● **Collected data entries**
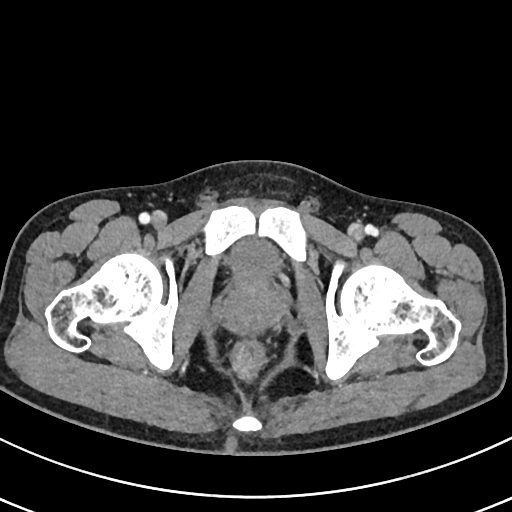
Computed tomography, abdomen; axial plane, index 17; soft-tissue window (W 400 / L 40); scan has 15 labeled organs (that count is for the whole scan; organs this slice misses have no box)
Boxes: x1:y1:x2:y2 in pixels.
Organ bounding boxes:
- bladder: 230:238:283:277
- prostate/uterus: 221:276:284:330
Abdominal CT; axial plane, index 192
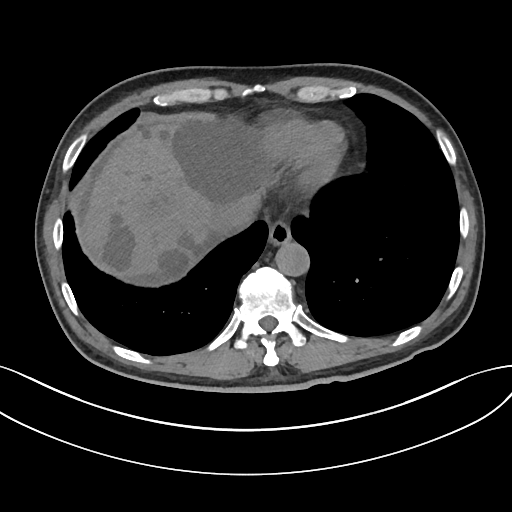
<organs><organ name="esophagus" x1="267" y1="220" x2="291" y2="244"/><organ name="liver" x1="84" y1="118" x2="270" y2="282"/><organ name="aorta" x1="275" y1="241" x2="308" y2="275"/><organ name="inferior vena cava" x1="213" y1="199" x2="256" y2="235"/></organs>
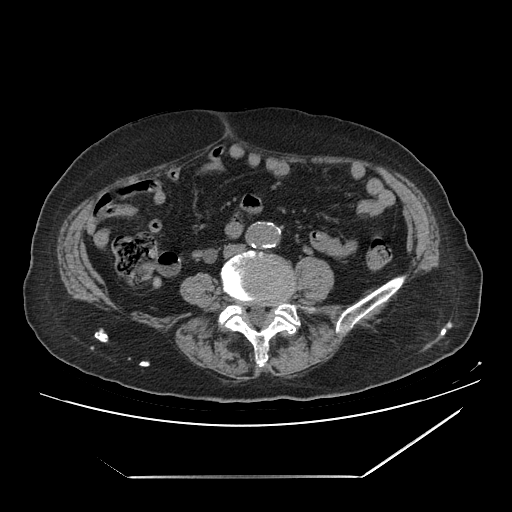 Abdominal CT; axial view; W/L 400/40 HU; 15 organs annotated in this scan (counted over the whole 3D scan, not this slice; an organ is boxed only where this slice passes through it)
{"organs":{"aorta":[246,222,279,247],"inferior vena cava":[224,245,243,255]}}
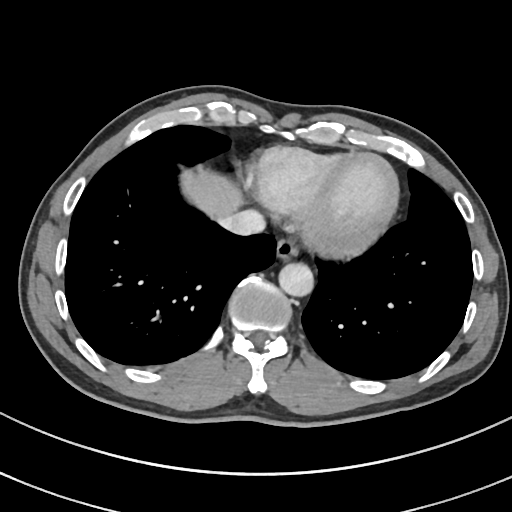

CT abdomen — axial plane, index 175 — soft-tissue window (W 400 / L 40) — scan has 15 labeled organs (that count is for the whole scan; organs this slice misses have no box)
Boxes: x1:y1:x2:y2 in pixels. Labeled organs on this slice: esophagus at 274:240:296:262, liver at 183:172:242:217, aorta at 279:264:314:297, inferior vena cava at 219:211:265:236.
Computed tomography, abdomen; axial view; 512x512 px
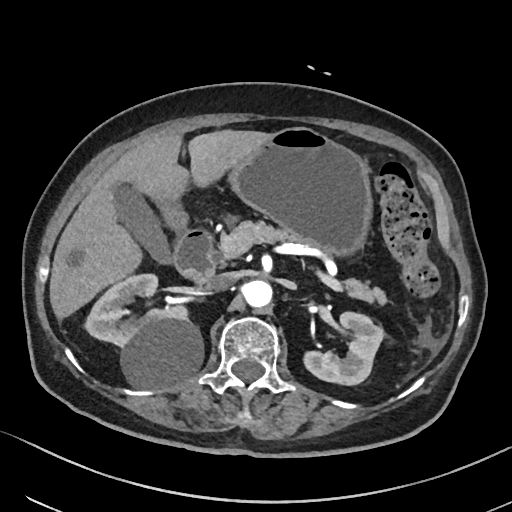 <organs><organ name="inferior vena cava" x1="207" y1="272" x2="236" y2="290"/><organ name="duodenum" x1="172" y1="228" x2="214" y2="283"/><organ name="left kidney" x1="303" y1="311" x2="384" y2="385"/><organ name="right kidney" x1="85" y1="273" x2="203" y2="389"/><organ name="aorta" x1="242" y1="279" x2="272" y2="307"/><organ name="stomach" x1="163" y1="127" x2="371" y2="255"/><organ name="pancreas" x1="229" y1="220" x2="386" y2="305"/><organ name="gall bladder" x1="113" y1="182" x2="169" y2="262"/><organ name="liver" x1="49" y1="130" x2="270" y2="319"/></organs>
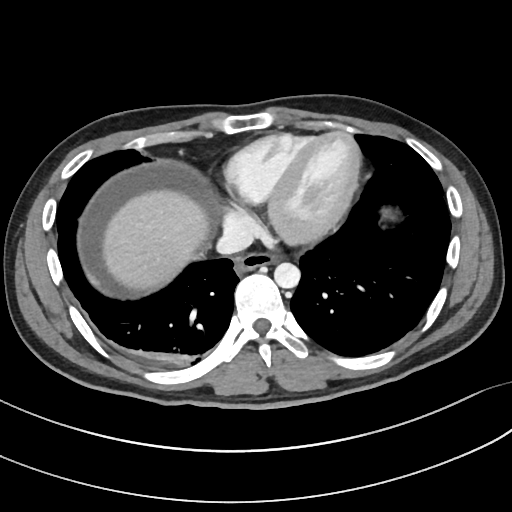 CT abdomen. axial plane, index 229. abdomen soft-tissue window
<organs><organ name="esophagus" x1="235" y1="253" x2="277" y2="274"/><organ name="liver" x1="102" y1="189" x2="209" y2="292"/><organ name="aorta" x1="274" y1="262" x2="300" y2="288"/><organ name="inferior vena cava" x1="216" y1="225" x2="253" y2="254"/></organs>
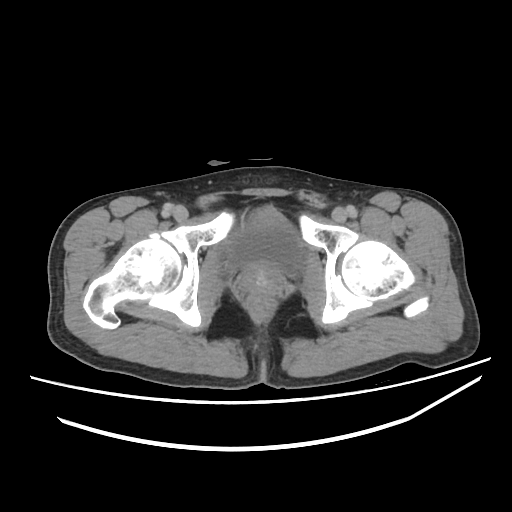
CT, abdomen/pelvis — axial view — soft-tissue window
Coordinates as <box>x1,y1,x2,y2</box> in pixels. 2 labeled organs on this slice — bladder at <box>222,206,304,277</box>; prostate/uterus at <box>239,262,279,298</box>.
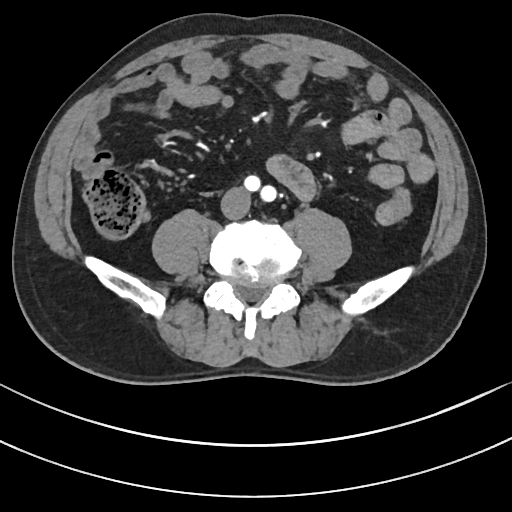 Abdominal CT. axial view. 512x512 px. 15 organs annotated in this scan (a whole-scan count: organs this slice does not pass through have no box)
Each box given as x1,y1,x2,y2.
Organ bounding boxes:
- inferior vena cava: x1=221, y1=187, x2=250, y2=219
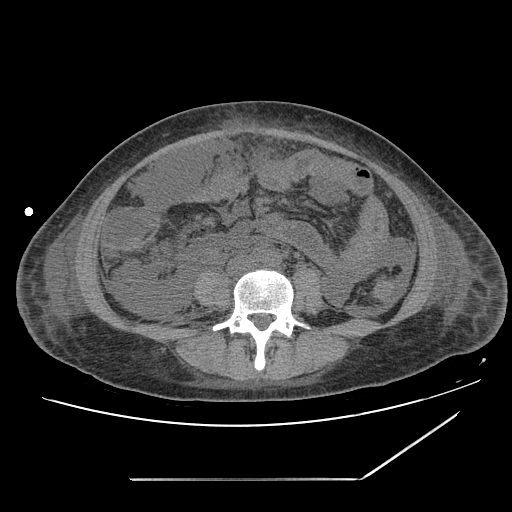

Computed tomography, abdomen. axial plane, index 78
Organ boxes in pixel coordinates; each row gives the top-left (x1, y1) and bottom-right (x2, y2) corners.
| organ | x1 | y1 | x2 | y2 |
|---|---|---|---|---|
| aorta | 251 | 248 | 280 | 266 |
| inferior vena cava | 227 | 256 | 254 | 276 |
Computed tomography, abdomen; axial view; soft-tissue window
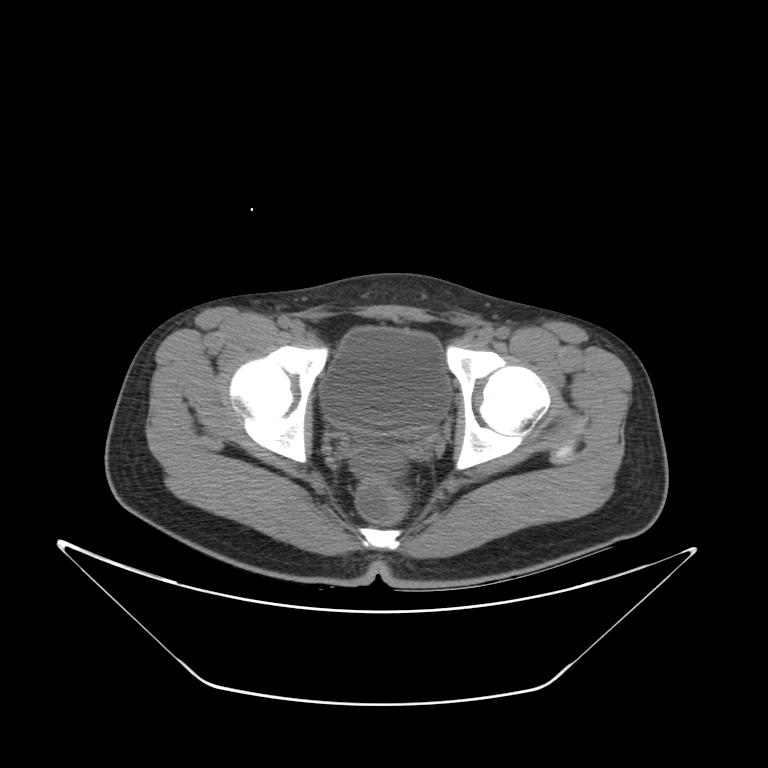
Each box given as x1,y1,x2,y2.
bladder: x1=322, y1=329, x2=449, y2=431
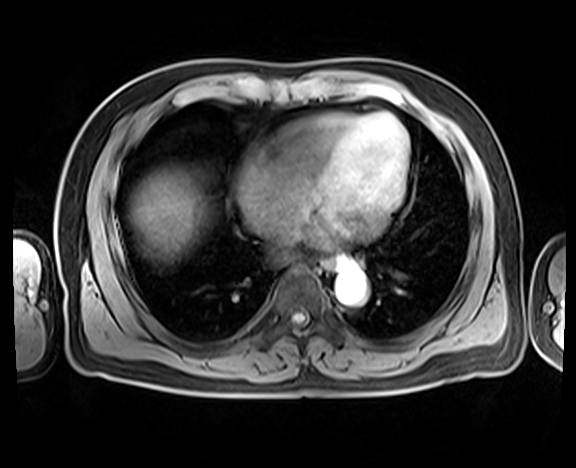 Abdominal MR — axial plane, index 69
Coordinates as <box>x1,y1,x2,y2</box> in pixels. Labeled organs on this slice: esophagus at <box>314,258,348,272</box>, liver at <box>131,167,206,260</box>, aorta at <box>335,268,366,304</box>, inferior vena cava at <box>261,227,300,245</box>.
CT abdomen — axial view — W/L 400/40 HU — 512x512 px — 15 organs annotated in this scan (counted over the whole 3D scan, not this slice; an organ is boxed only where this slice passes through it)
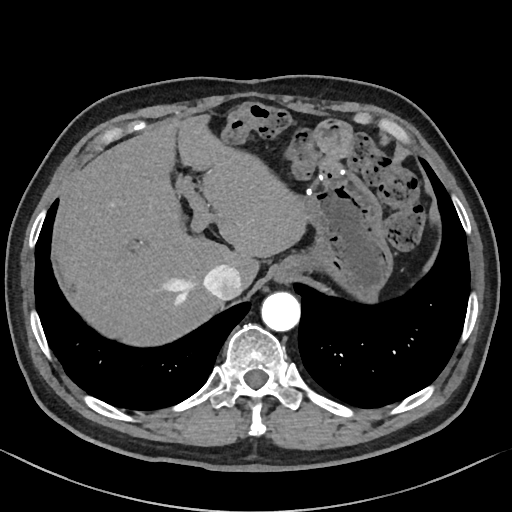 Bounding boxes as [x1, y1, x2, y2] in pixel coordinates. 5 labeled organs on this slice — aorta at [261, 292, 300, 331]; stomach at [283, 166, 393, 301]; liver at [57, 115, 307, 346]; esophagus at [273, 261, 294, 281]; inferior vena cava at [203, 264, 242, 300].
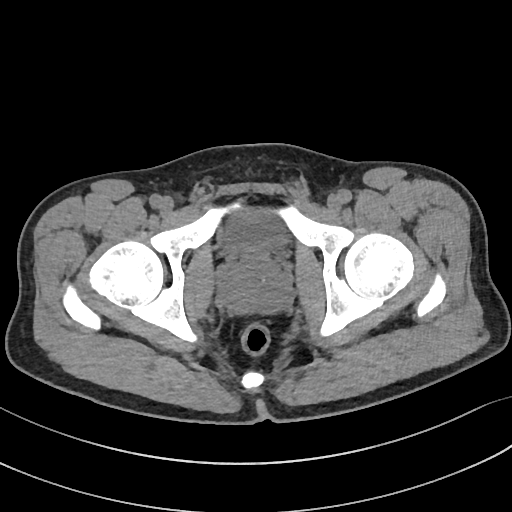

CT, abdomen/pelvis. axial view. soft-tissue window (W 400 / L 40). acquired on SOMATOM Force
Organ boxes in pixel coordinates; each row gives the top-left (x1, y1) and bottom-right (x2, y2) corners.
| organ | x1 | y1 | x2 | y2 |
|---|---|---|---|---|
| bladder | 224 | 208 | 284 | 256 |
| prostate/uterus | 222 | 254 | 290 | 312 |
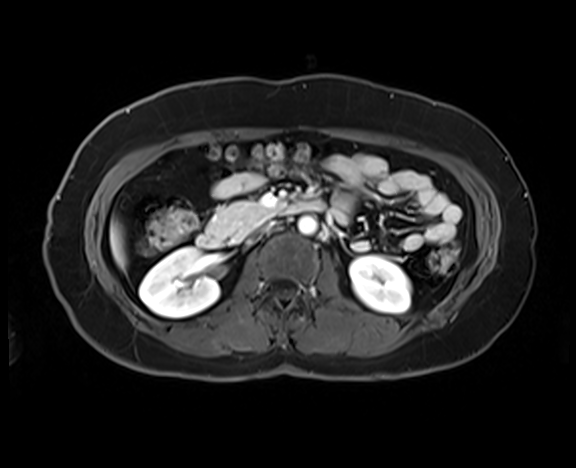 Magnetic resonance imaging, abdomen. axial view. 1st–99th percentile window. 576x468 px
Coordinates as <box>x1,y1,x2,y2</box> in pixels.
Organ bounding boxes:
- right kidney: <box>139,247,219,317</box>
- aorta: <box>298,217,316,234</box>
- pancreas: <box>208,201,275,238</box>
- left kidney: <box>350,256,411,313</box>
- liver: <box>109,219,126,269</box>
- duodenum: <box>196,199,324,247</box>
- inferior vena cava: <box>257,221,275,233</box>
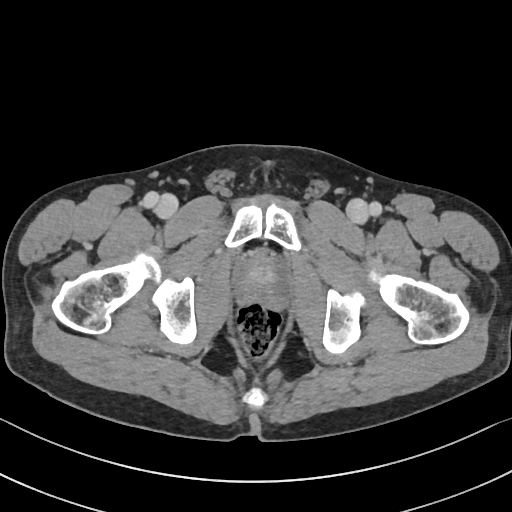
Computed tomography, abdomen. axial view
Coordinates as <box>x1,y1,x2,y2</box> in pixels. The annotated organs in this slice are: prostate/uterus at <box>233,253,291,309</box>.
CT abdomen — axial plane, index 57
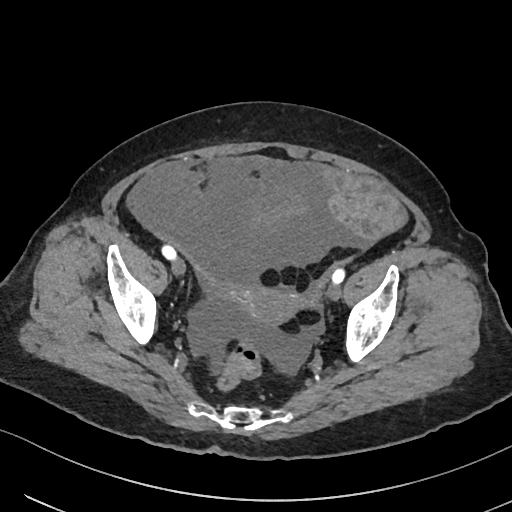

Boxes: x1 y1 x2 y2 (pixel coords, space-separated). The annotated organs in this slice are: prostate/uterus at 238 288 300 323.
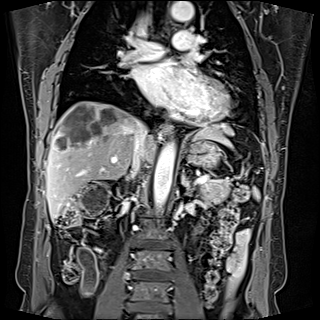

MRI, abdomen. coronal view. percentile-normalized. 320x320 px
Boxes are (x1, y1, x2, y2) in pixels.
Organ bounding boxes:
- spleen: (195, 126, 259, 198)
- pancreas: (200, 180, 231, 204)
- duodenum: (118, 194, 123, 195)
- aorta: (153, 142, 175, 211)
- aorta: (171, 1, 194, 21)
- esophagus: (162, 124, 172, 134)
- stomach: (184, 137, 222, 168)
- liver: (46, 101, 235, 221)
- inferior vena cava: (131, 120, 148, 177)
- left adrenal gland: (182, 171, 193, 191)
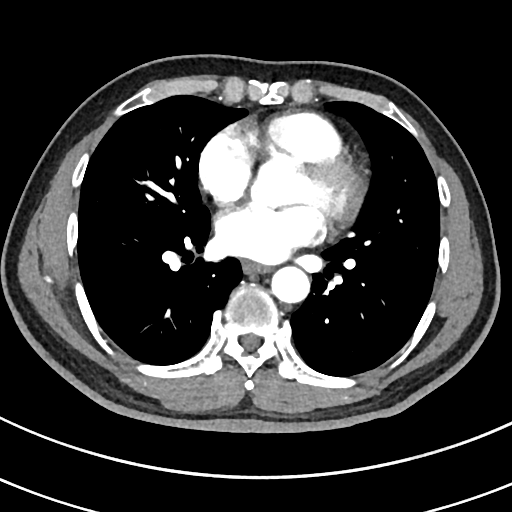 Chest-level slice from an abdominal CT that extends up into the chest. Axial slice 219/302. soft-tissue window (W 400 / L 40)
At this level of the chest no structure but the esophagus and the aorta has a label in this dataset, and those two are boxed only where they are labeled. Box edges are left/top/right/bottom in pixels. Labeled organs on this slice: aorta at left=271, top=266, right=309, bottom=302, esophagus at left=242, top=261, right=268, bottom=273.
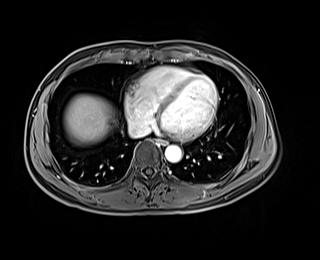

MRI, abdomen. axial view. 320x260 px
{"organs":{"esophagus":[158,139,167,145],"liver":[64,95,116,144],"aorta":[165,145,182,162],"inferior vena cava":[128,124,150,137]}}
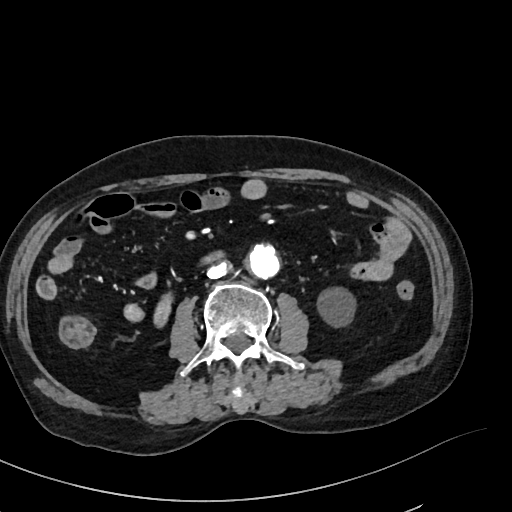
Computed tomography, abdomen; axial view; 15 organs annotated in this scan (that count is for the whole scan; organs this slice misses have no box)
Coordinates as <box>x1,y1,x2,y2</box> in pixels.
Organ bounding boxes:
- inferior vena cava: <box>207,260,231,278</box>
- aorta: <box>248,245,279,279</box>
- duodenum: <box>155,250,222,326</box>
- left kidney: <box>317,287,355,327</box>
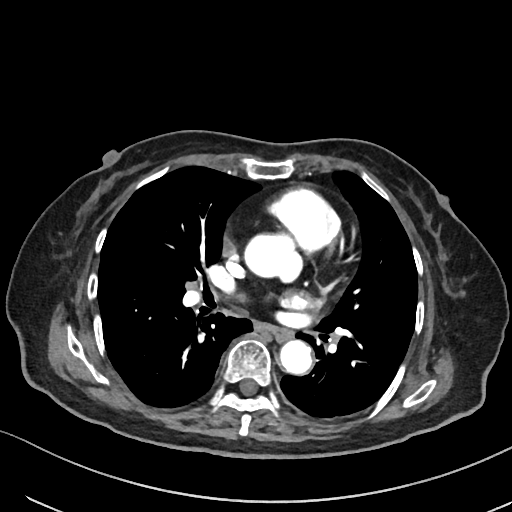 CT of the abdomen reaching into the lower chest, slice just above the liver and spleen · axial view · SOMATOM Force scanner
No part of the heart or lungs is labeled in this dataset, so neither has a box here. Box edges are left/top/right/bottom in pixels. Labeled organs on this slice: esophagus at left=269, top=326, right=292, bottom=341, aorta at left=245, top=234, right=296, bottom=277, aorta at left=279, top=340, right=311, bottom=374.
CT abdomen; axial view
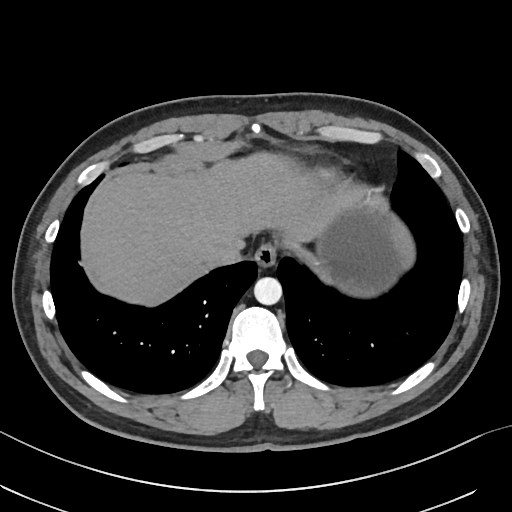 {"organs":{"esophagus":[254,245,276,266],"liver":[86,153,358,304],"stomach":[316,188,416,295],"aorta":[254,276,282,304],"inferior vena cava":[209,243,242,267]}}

● **INSTRUCTIONS FOR THE TASK**
Using the data above, show each line where "dataset" occurs.

● **ANSWER SPACE**
At this level of the chest no structure but the esophagus and the aorta has a label in this dataset, and those two are boxed only where they are labeled. Box edges are left/top/right/bottom in pixels. Labeled organs on this slice: aorta at left=271, top=266, right=309, bottom=302, esophagus at left=242, top=261, right=268, bottom=273.
No part of the heart or lungs is labeled in this dataset, so neither has a box here. Box edges are left/top/right/bottom in pixels. Labeled organs on this slice: esophagus at left=269, top=326, right=292, bottom=341, aorta at left=245, top=234, right=296, bottom=277, aorta at left=279, top=340, right=311, bottom=374.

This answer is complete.